United States District Court, E.D. Kentucky
Dec 13, 2005
404 F. Supp. 2d 969 (E.D. Ky. 2005)

Opinion

No. 5:05-CV-84-JMH.

December 13, 2005.

M. Austin Mehr, Timothy Elijah Geertz, Austin Mehr Law Offices, P.S.C., Lexington, KY, for Plaintiff.

Jill Maria Fraley, Lindsey W. Ingram, III, Stoll, Keenon Park, LLP, Lexington, KY, for Defendant.

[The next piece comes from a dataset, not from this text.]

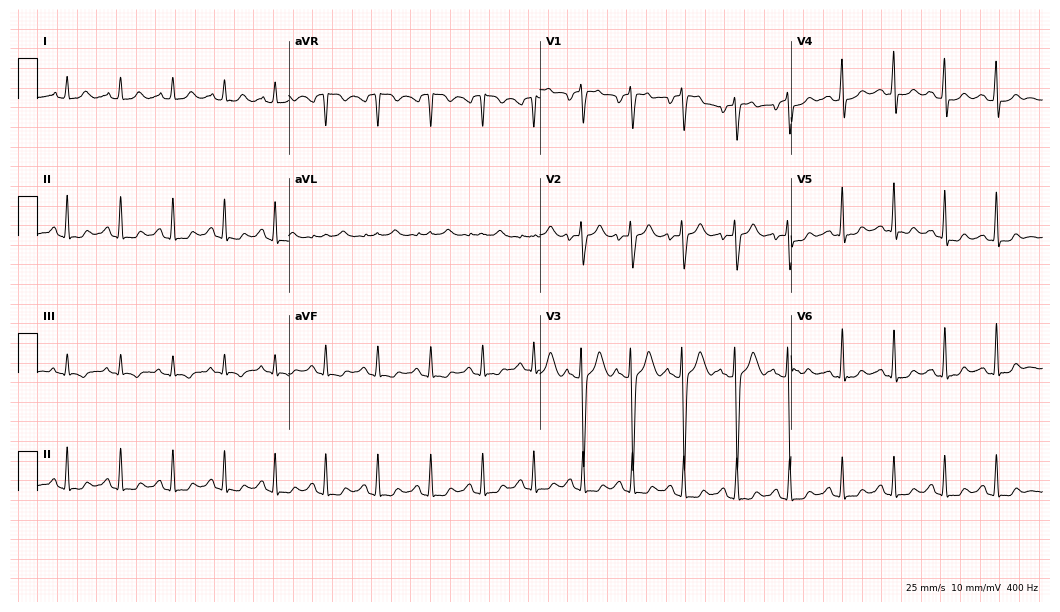
ECG — a woman, 17 years old. Findings include sinus tachycardia (a sinus rate of 100 beats per minute or more).
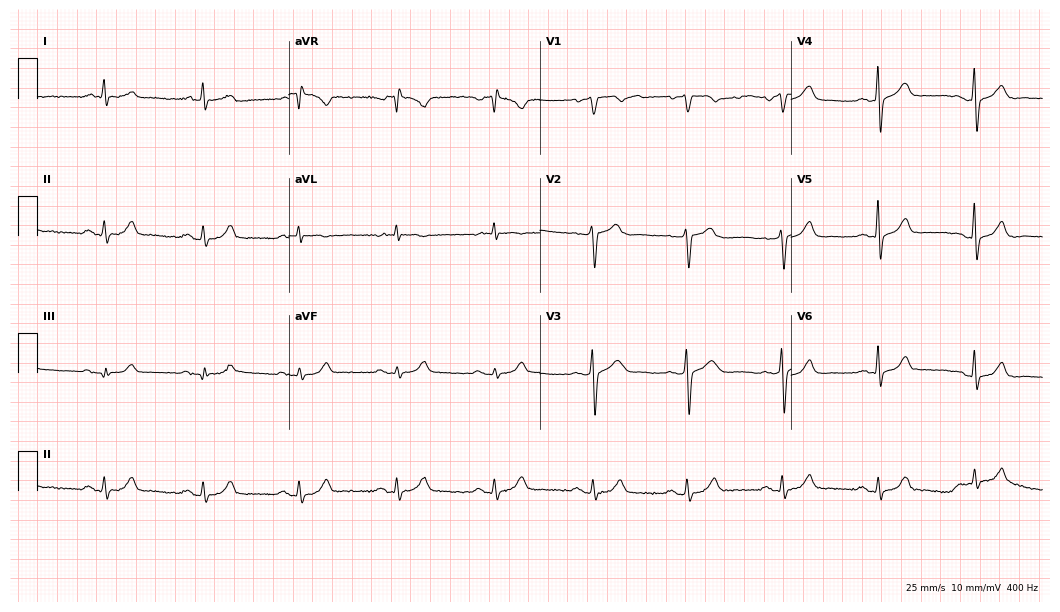
ECG (10.2-second recording at 400 Hz) — a 69-year-old man. Screened for six findings — first-degree AV block, right bundle branch block, left bundle branch block, sinus bradycardia, atrial fibrillation, sinus tachycardia — none is recorded.
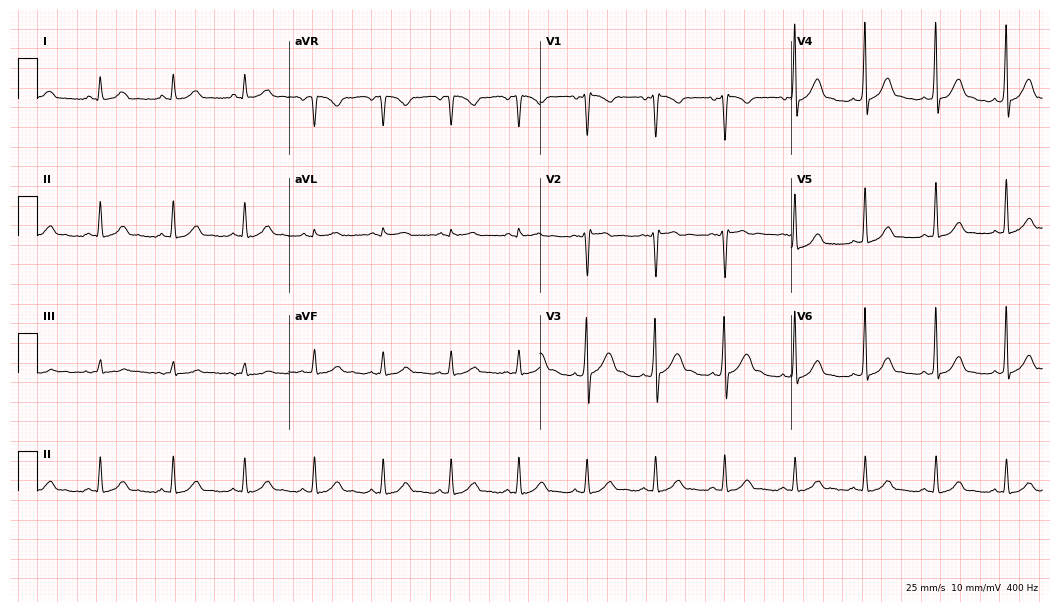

MEMORANDUM OPINION AND ORDER


Before the Court is the plaintiff's motion to remand [Record No. 13]. The defendant responded and the plaintiff replied. The matter is now ripe for review.

Factual Background

Plaintiff, a former equipment design manager at Osram Sylvania, Inc. ("Sylvania"), filed a complaint in Scott Circuit Court against the defendant, Life Insurance Company of North America ("LINA"), for nonpayment of long-term disability insurance. Sylvania made available to its employees long-term group disability insurance, policy number LK-30043, that was paid for by the employees. Sylvania also offered short-term disability insurance, policy number LK-30044, that was paid by Sylvania. Sylvania's insurance carrier for both policies was LINA. Plaintiff voluntarily purchased the long-term disability insurance offered by Sylvania.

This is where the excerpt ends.